Description of the task:
After locating the line that contains "Емблема ФК Зірка", transcribe exactly that line and each one after it until the data ends, skipping pictures.

Material provided:
::::::

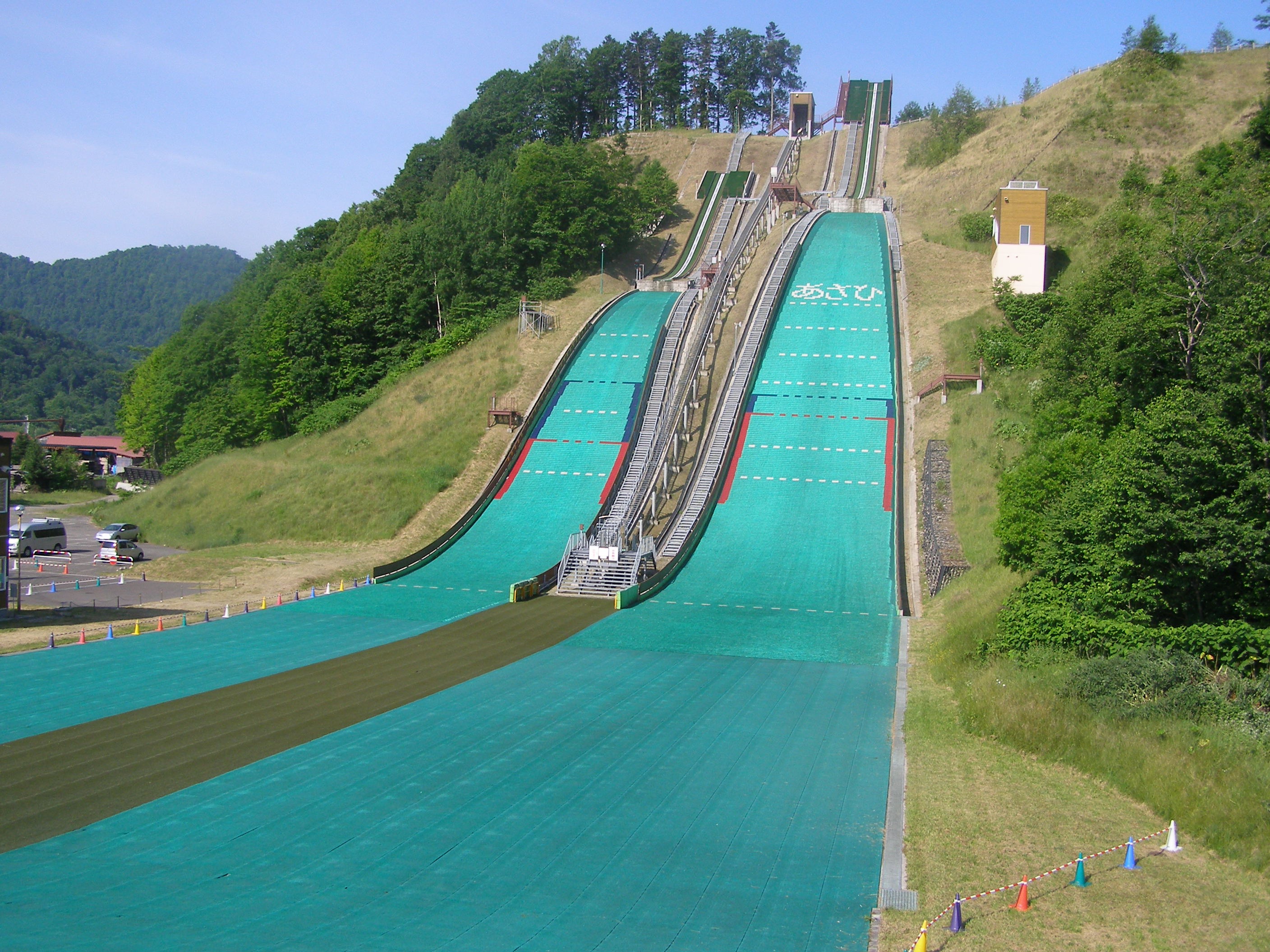 Sanbo-dai schanze(朝日三望台シャンツェ）スキージャンプ競技場
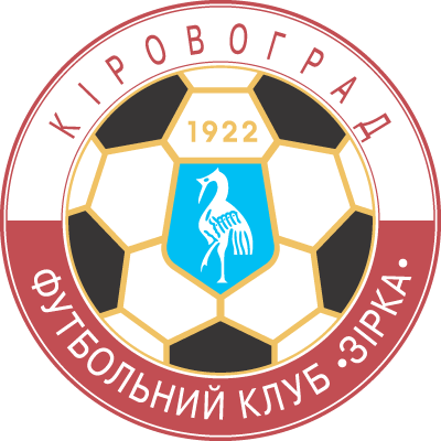 Емблема ФК Зірка Кіровоград.png: Емблема ФК «Зірка» (Кіровоград)
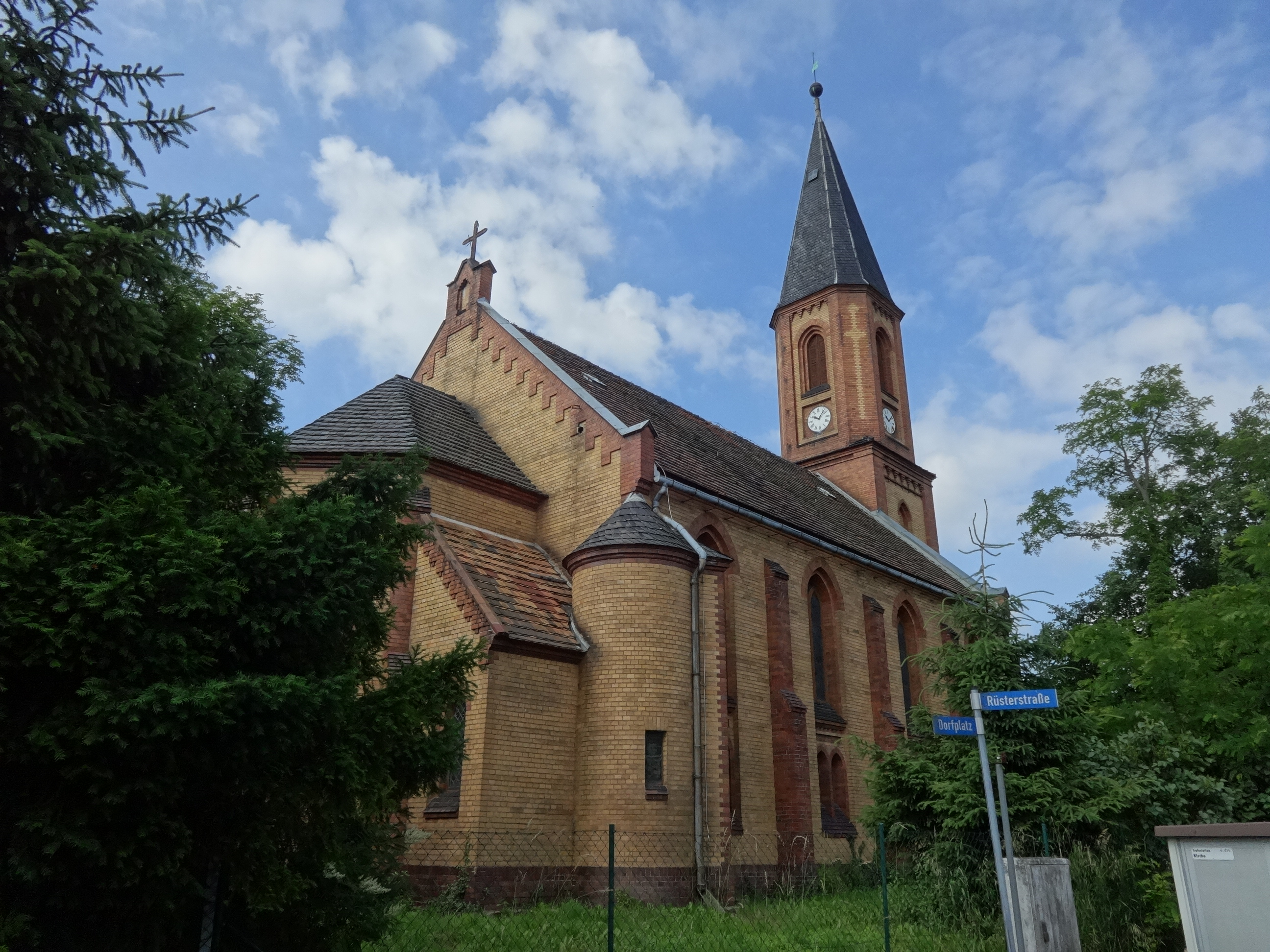 Die Dorfkirche Oderin entstand im Jahr 1894 vermutlich auf den Überresten eines Vorgängerbaus aus dem 17. Jahrhundert. Der streng gegliederte, neugotische Ziegelbau besitzt einen aufwendig gearbeiteten Westturm mit einer polygonalen Apsis.
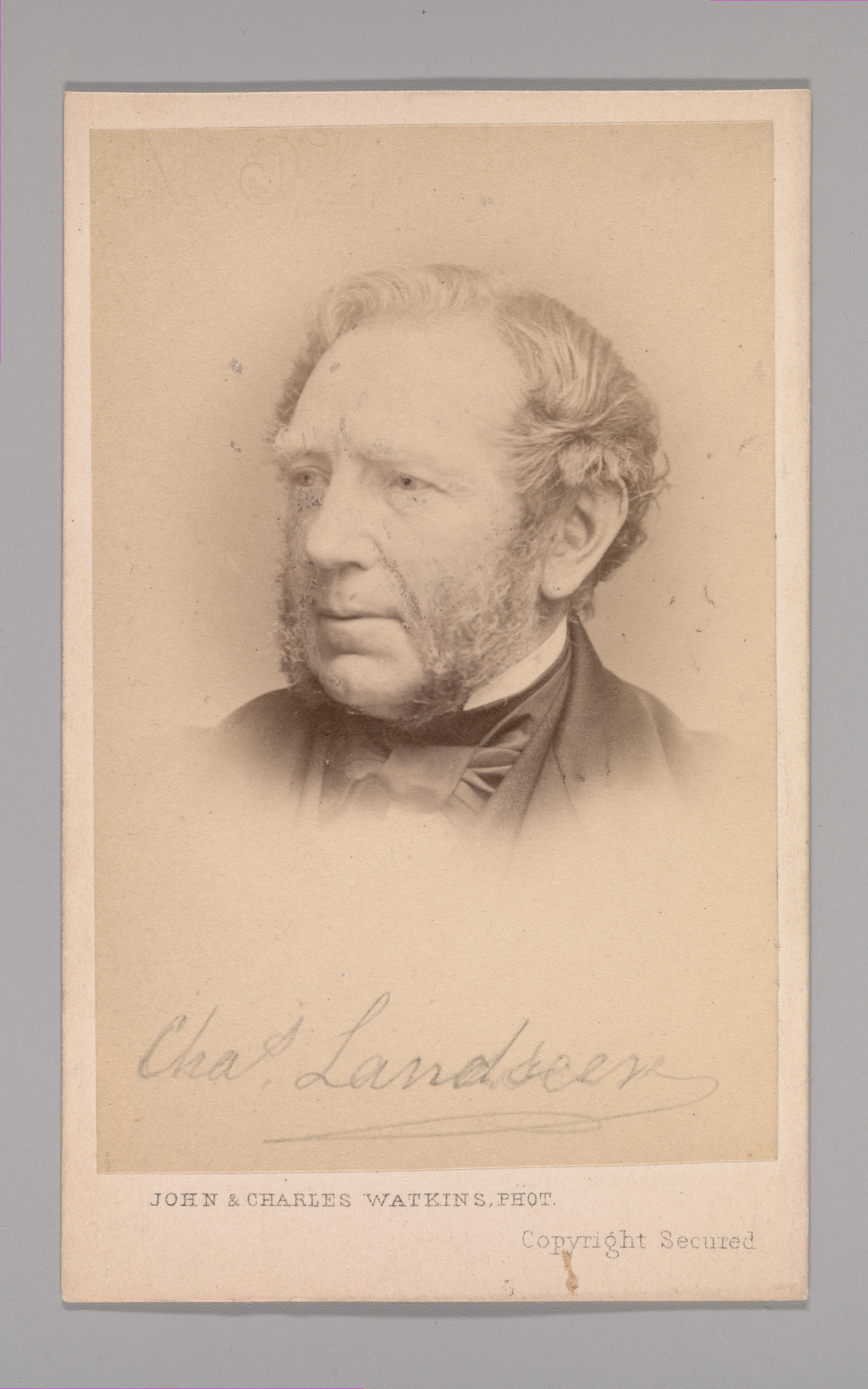 Carte-de-visite; Photographs

::::::

Response area:
 Емблема ФК Зірка Кіровоград.png: Емблема ФК «Зірка» (Кіровоград)
 Die Dorfkirche Oderin entstand im Jahr 1894 vermutlich auf den Überresten eines Vorgängerbaus aus dem 17. Jahrhundert. Der streng gegliederte, neugotische Ziegelbau besitzt einen aufwendig gearbeiteten Westturm mit einer polygonalen Apsis.
 Carte-de-visite; Photographs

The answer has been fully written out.